How to Document Python Code

Learn why there is a need for documenting code and best practices to do it. Further, learn to leverage the potential of the Pydoc module for documenting purposes.

Apr 3, 2020 · 14 min read

If you are just getting started in Python and would like to learn more, take DataCamp's Intermediate Python course.

pandas — Python's Pandas Library Documentation using Sphinx</a

Relevance of Documenting your Project

Documentation is an essential part of any project you work on, irrespective of the programming language you use. A project having an application consisting of various API's up and running being used by many users but without documentation would be deemed incomplete. For a second, imagine yourself as a developer, how would you feel if you wanted to replicate a project or use some aspect of a project that does not have any documentation? I am sure you would have a hard time integrating it with your architecture.

Better documentation will make your project more successful because you know that when you share the project or the software with the world, you would like the world to use it, especially when it's an open-source project the goal would be even more. You would also want the community to contribute to your project and make it better.

The well-known author of Python programming language quotes that Code is more often read than written. This quote should highlight the importance documentation has on your code or project being implemented by others.

Imagine yourself as an employee of XYZ company, you are serving your notice period, and your manager would like you to transfer that project to your colleague. You might give him a KT (knowledge transfer), but what if your colleague fails to execute one of the codes from the project successfully? There could be several reasons as to why the code doesn't work, maybe the binaries your code runs on doesn't match with the binaries of the current OS.

What exactly is a Documentation?

Documentation has several components attached to it. It needs to be well-structured around these components and adhere to those components to be considered proper documentation.

On an abstract level, the components are:

Making sure the codebase of your project is well commented.
It follows Python's PEP-8 coding standards.
Concrete tutorials about how the project was built, especially when its an open-source project developed for a learning-oriented purpose.
A guide on how to install the necessary packages, modules used to build the software, a technical specification sheet if the project also includes any hardware. For example, how to install anaconda, TensorFlow, Keras, etc.
Several discussions on the project's progress at each time step that could have led to the successful implementation of the software.
Reference material that provides a technical description of the technology stack used during the development phase.
The architectural design of the project or the software solution.
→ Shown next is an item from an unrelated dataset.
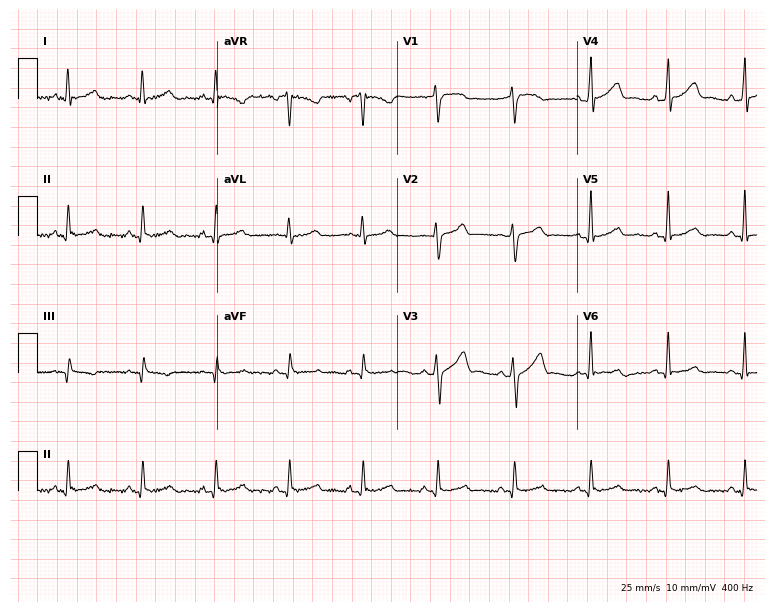
Standard 12-lead ECG recorded from a man, 55 years old (7.3-second recording at 400 Hz). None of these six findings is recorded: first-degree AV block, right bundle branch block, left bundle branch block, sinus bradycardia, atrial fibrillation, sinus tachycardia. Other findings, if any, are not listed.

These points are just some of the components that could exist in a well-structured and a perfect looking document. It is important to keep all these components distinct, which would also make it easier to maintain the documentation in the future.

An example of comprehensive documentation that has most of the components we discussed would be similar to the one as shown below:

A lot of people often get confused between commenting & documenting and consider them similar. Commenting is used to describe your code to the user, maintainer, and even for your self as a future reference. Commenting only works at the code-level and can be categorized as a subset of documentation. Comments help guide the reader to:

understand your code,
make it self-explanatory, and
understand its purpose and design.

It is important to remember that since Python follows the PEP-8 coding standards, even comments have to adhere to those standards. The official Python documentation states that flowing long blocks of text with fewer structural restrictions (docstrings or comments), the line length should be limited to 72 characters.

To check whether your code adheres to the PEP-8 standards, you can use the pylint module of Python. This module can be used to modify the character limit for comments and all other lines of code.

Let's see a couple of examples.

Importing module description

import tensorflow as tf
#imports tensorflow as tf. Tensorflow is an n-dimensional matrix.
#just like a 1-D vector, 2-D array, 3-D array etc.

Variable definition description

n_classes = 10 # MNIST total classes (0-9 digits)

For a more in-depth understanding of commenting and its do's & don'ts, check out this helpful post.

Let's now learn how docstrings can help in documenting your project codebase.

Docstrings for Documenting Python Code

Python Docstring is the documentation string that is string literal, and it occurs in the class, module, function, or method definition, and is written as a first statement. Docstrings are accessible from the doc attribute (__doc__) for any of the Python objects, and also with the built-in help() function can come in handy.

Also, Docstrings are great for understanding the functionality of the larger part of the code, i.e., the general purpose of any class, module, or function. In contrast, the comments are used for code, statement, and expressions, which tend to be small. They are a descriptive text written by a programmer mainly for themselves to know what the line of code or expression does and also for the developer who wishes to contribute to that project. It is an essential part that documenting your code is going to serve well enough for writing clean code and well-written programs. Though already mentioned, there are no standards and rules for doing so.

There are two forms of writing a Docstring: one-line Docstrings and multi-line Docstrings. These are the documentation that is used by Data Scientists/programmers in their projects.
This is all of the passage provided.